Toute architecture régulière est de manque, au miroir de ces eaux. Elle est en défaut, parce qu’elle ne joue pas assez dans les jeux de la lumière changeante. Ici, l’architecture va et vient entre deux eaux, l’eau diaprée de la lagune et l’eau du ciel solaire. Les ordres ordinaires y sont lourds, grossiers, d’une froideur sépulcrale et compassée ; ils fixent, à contre-sens, tout ce qui est nuance et mouvement. La Salute est un paradoxe de docteur. Les pires façades, au contraire, les plus bouffonnes même, font plaisir, çà et là, à de certaines heures, pourvu qu’elles accordent une souple fantaisie aux caprices de la lumière. Elles ne sont pas elles-mêmes : elles sont leur propre reflet qui tremble. Elles aussi participent de l’eau ; et elles voguent sur l’eau, elles se balancent.

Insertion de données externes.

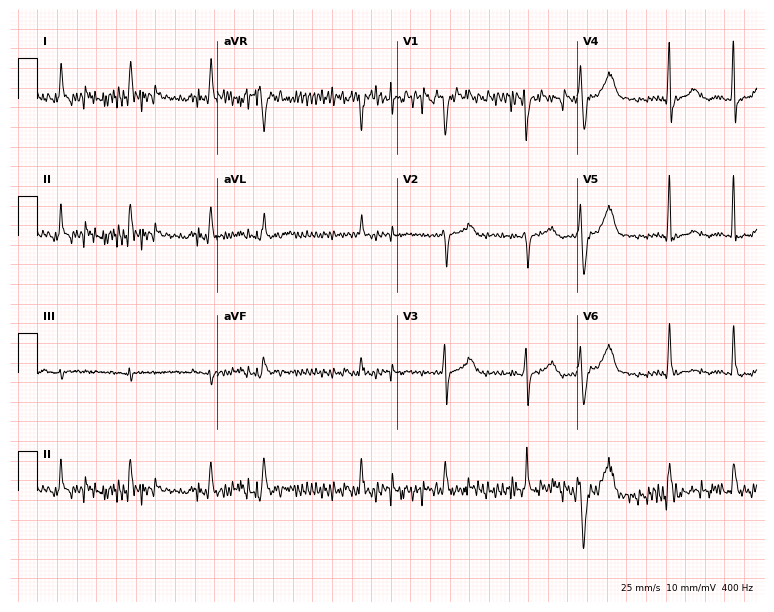
Electrocardiogram (7.3-second recording at 400 Hz), an 85-year-old woman. Of the six screened findings (first-degree AV block, right bundle branch block, left bundle branch block, sinus bradycardia, atrial fibrillation, sinus tachycardia), none is recorded. Other findings, if any, are not listed.

Elles sont néréides et aquatiques : on ne doit pas être curieux de leurs bases, ni de leurs fondations. Elles sortent, pour plaire, du mirage marin. Elles se gréent de voiles, telles les flottes à l’horizon du golfe, les quatre mâts chargés de toile ou les barques. Saint-Moïse, qui semble de crème à la frangipane et de sucre neigeux, tremblote au crépuscule ; et, quoique sur une place en terre, semble d’eau ridée par le vent. Il ne faut point se disputer à son plaisir, dans la conque de Vénus voluptueuse. Il ne faut qu’en jouir.